Using the .deploy() method—reading the token from your local environment so it isn't hard-coded:
import os
from my_flow import seasonal_averages
if __name__ == "__main__":
seasonal_averages.from_source(
source="https://github.com/my-org/my-pipelines.git",
entrypoint="flows/seasonal.py:seasonal_averages",
).deploy(
name="seasonal-averages",
work_pool_name="my-k8s-pool",
job_variables={
"env": {"ARRAYLAKE_TOKEN": os.environ["ARRAYLAKE_TOKEN"]},
},
)
Or declaratively in prefect.yaml:
deployments:
- name: seasonal-averages
entrypoint: flows/seasonal.py:seasonal_averages
work_pool:
name: my-k8s-pool
job_variables:
env:
ARRAYLAKE_TOKEN: "{{ $ARRAYLAKE_TOKEN }}"
For a more secure setup, combine this with a Secret block (see the Secret blocks tab) and load the token inside the flow instead of injecting it as a plain environment variable.
Parallelism with Dask
Arraylake access: Set the ARRAYLAKE_TOKEN environment variable on each Dask worker.
Prefect can fan tasks out across a Dask cluster using the prefect-dask integration.

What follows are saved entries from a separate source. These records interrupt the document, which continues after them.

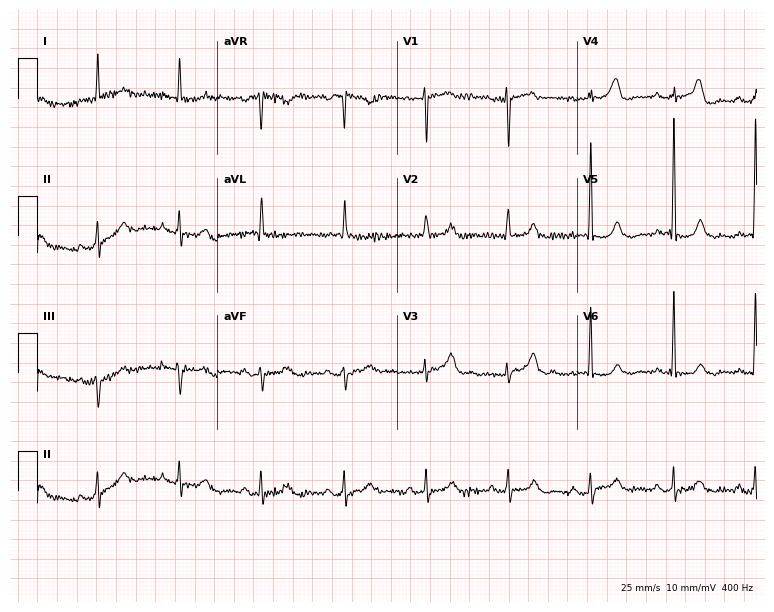
Resting 12-lead electrocardiogram. Patient: an 85-year-old female. None of these six findings is recorded: first-degree AV block, right bundle branch block, left bundle branch block, sinus bradycardia, atrial fibrillation, sinus tachycardia.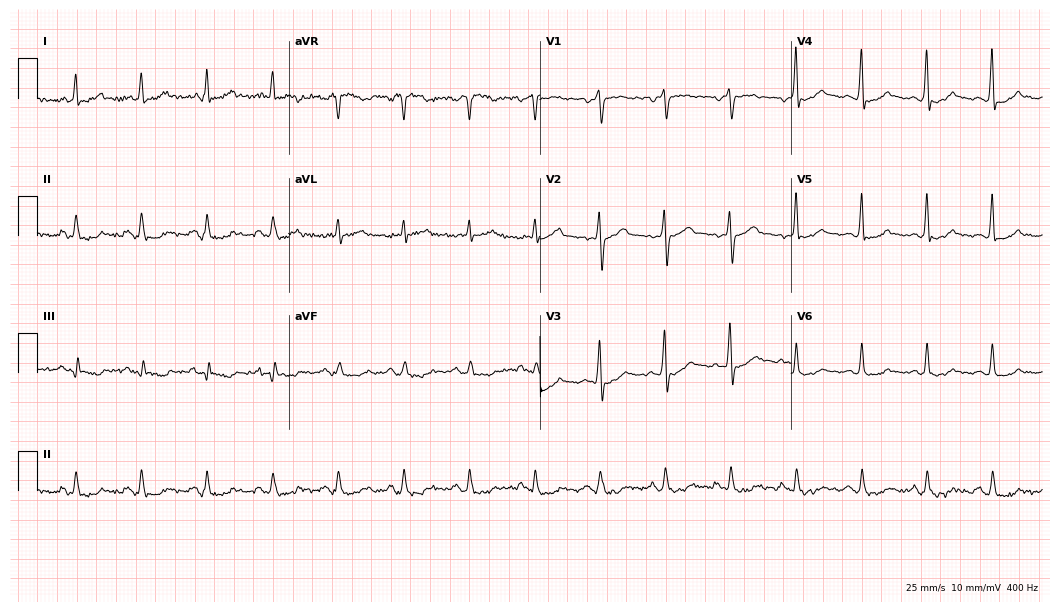
Resting 12-lead electrocardiogram (10.2-second recording at 400 Hz). Patient: a male, 42 years old. The tracing shows atrial fibrillation (AF).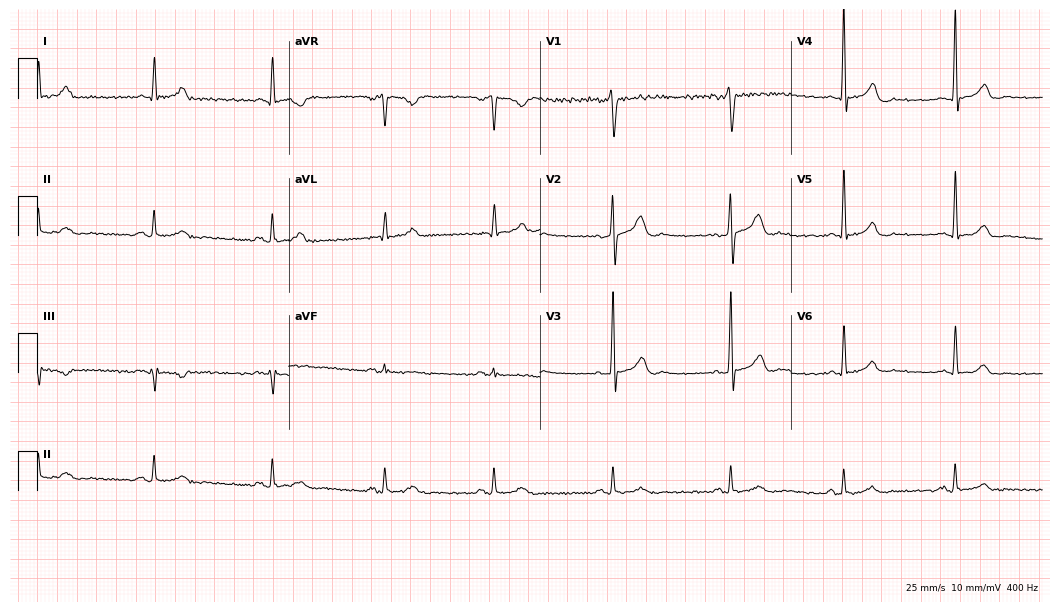
ECG (10.2-second recording at 400 Hz) — a male, 59 years old. Labelled as a normal ECG.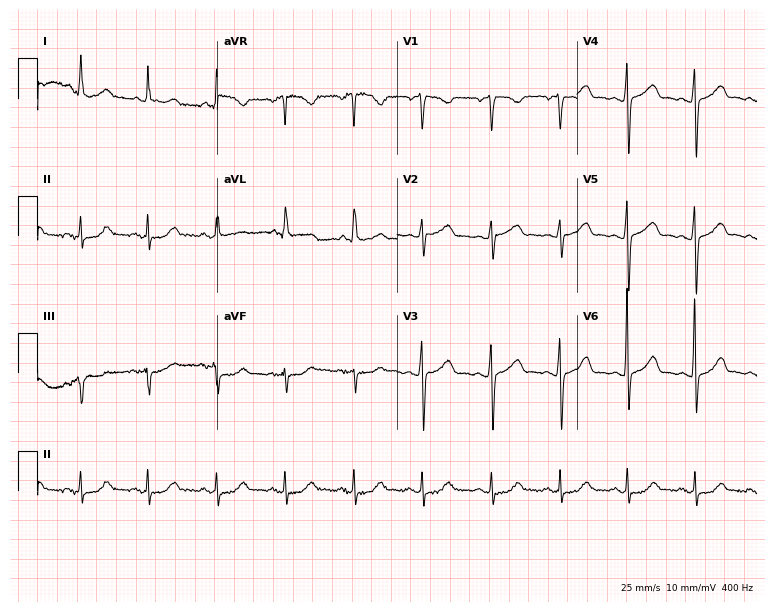
Standard 12-lead ECG recorded from a 63-year-old female (7.3-second recording at 400 Hz). None of these six findings is recorded: first-degree AV block, right bundle branch block, left bundle branch block, sinus bradycardia, atrial fibrillation, sinus tachycardia.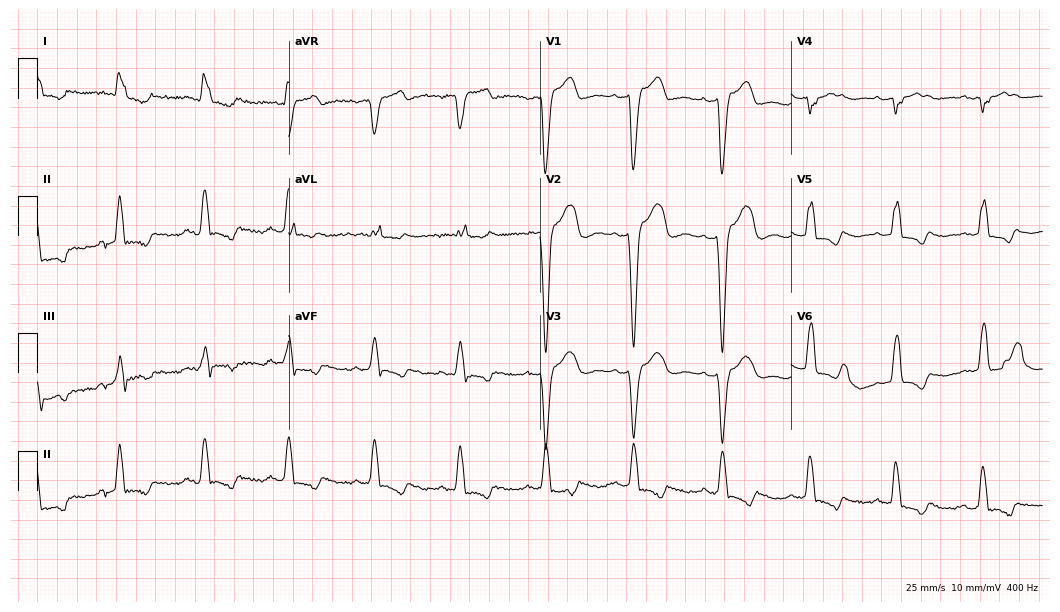
Standard 12-lead ECG recorded from an 83-year-old male patient. None of these six findings is recorded: first-degree AV block, right bundle branch block, left bundle branch block, sinus bradycardia, atrial fibrillation, sinus tachycardia. Findings outside these six are not listed.

Assign a DaskTaskRunner to your flow and use .submit() to schedule tasks for parallel execution. Install it with pip install prefect-dask.
Make sure ARRAYLAKE_TOKEN is set in the environment of each Dask worker (for example, via the cluster's worker environment, or a Coiled cluster's environ) so that al.Client() can authenticate on the workers.
from prefect import flow, task
from prefect_dask import DaskTaskRunner
import arraylake as al
@task
def write_chunk(i: int):
import zarr
client = al.Client()
repo = client.get_or_create_repo("earthmover/prefect_example")
session = repo.writable_session("main")
arr = zarr.open_array(session.store, path="foo/data", mode="r+")
arr[i] = i
return session.commit(f"wrote chunk {i}")
@flow(task_runner=DaskTaskRunner())
def parallel_writes():
futures = [write_chunk.submit(i) for i in range(10)]
return [f.result() for f in futures]
if __name__ == "__main__":
parallel_writes()
To run on an existing cluster instead of a temporary local one, pass its scheduler address:
@flow(task_runner=DaskTaskRunner(address="tcp://my-scheduler:8786"))
def parallel_writes():
...
Concurrent writers should coordinate their commits—see the Arraylake and Icechunk docs on conflict resolution and distributed writes before having many workers commit to the same branch.